Your assignment
Here the job is to copy the data exactly and to exclude every image from it.

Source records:
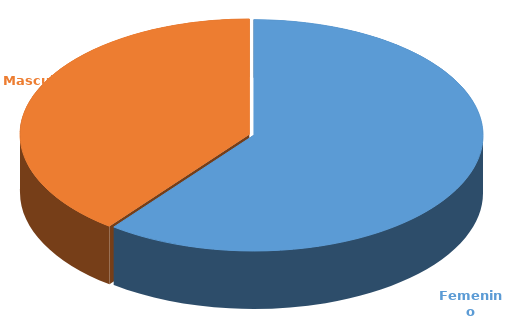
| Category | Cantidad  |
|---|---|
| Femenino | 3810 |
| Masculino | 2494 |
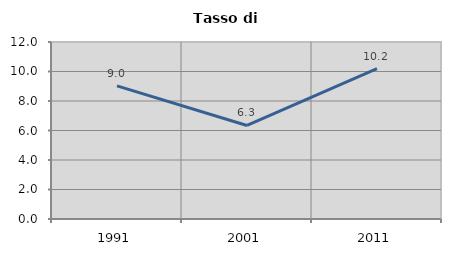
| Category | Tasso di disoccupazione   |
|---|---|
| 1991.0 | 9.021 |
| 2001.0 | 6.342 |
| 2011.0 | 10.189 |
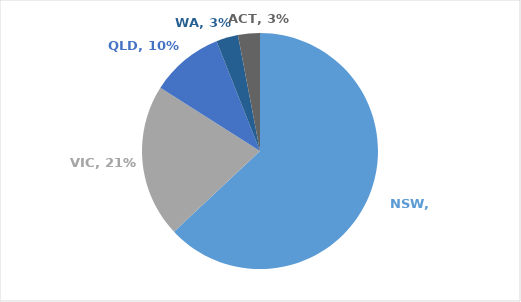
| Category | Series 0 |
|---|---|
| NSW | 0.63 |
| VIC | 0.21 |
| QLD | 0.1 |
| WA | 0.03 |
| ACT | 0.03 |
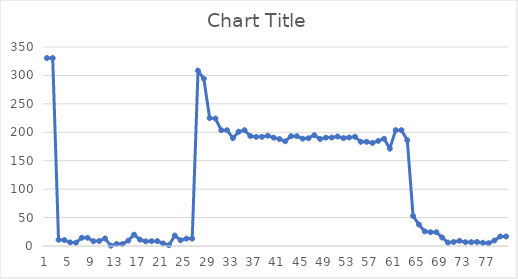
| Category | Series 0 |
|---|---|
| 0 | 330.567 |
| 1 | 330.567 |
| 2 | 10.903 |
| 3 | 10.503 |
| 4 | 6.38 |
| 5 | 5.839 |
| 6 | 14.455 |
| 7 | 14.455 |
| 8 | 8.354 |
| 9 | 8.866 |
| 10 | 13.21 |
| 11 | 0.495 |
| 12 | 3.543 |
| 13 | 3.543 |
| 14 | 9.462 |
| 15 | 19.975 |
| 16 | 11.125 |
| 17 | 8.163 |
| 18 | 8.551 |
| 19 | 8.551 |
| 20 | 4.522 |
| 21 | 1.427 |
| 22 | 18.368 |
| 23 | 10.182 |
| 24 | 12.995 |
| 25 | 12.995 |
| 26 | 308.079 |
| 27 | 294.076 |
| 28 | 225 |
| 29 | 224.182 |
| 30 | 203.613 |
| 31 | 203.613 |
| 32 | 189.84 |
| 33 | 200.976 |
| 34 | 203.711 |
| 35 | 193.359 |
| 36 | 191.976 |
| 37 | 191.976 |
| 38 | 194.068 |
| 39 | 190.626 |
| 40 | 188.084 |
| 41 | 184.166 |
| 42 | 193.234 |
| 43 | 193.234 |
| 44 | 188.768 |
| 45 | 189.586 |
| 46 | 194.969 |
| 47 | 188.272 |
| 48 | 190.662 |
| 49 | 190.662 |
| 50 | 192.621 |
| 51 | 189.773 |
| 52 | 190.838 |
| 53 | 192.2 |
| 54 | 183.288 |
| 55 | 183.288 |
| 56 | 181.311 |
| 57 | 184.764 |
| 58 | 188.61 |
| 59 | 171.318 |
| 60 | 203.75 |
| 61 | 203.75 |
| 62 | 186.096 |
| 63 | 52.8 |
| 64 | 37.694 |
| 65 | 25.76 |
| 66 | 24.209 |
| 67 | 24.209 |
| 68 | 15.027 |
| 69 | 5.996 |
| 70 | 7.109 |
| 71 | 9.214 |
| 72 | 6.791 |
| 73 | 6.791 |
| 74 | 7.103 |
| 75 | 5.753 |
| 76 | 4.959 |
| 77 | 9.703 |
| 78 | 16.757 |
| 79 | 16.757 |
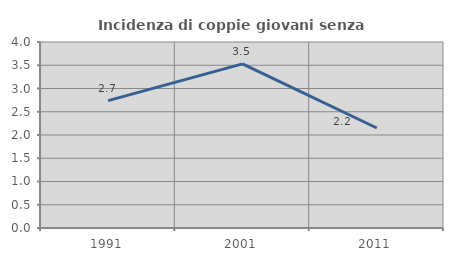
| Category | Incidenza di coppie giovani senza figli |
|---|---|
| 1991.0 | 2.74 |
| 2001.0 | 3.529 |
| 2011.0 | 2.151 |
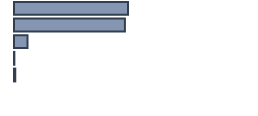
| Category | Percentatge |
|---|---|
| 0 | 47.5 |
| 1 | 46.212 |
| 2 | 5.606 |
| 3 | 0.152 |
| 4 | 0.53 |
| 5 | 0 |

Exercise solution
| Category | Cantidad  |
|---|---|
| Femenino | 3810 |
| Masculino | 2494 |
| Category | Tasso di disoccupazione   |
|---|---|
| 1991.0 | 9.021 |
| 2001.0 | 6.342 |
| 2011.0 | 10.189 |
| Category | Series 0 |
|---|---|
| NSW | 0.63 |
| VIC | 0.21 |
| QLD | 0.1 |
| WA | 0.03 |
| ACT | 0.03 |
| Category | Series 0 |
|---|---|
| 0 | 330.567 |
| 1 | 330.567 |
| 2 | 10.903 |
| 3 | 10.503 |
| 4 | 6.38 |
| 5 | 5.839 |
| 6 | 14.455 |
| 7 | 14.455 |
| 8 | 8.354 |
| 9 | 8.866 |
| 10 | 13.21 |
| 11 | 0.495 |
| 12 | 3.543 |
| 13 | 3.543 |
| 14 | 9.462 |
| 15 | 19.975 |
| 16 | 11.125 |
| 17 | 8.163 |
| 18 | 8.551 |
| 19 | 8.551 |
| 20 | 4.522 |
| 21 | 1.427 |
| 22 | 18.368 |
| 23 | 10.182 |
| 24 | 12.995 |
| 25 | 12.995 |
| 26 | 308.079 |
| 27 | 294.076 |
| 28 | 225 |
| 29 | 224.182 |
| 30 | 203.613 |
| 31 | 203.613 |
| 32 | 189.84 |
| 33 | 200.976 |
| 34 | 203.711 |
| 35 | 193.359 |
| 36 | 191.976 |
| 37 | 191.976 |
| 38 | 194.068 |
| 39 | 190.626 |
| 40 | 188.084 |
| 41 | 184.166 |
| 42 | 193.234 |
| 43 | 193.234 |
| 44 | 188.768 |
| 45 | 189.586 |
| 46 | 194.969 |
| 47 | 188.272 |
| 48 | 190.662 |
| 49 | 190.662 |
| 50 | 192.621 |
| 51 | 189.773 |
| 52 | 190.838 |
| 53 | 192.2 |
| 54 | 183.288 |
| 55 | 183.288 |
| 56 | 181.311 |
| 57 | 184.764 |
| 58 | 188.61 |
| 59 | 171.318 |
| 60 | 203.75 |
| 61 | 203.75 |
| 62 | 186.096 |
| 63 | 52.8 |
| 64 | 37.694 |
| 65 | 25.76 |
| 66 | 24.209 |
| 67 | 24.209 |
| 68 | 15.027 |
| 69 | 5.996 |
| 70 | 7.109 |
| 71 | 9.214 |
| 72 | 6.791 |
| 73 | 6.791 |
| 74 | 7.103 |
| 75 | 5.753 |
| 76 | 4.959 |
| 77 | 9.703 |
| 78 | 16.757 |
| 79 | 16.757 |
| Category | Incidenza di coppie giovani senza figli |
|---|---|
| 1991.0 | 2.74 |
| 2001.0 | 3.529 |
| 2011.0 | 2.151 |
| Category | Percentatge |
|---|---|
| 0 | 47.5 |
| 1 | 46.212 |
| 2 | 5.606 |
| 3 | 0.152 |
| 4 | 0.53 |
| 5 | 0 |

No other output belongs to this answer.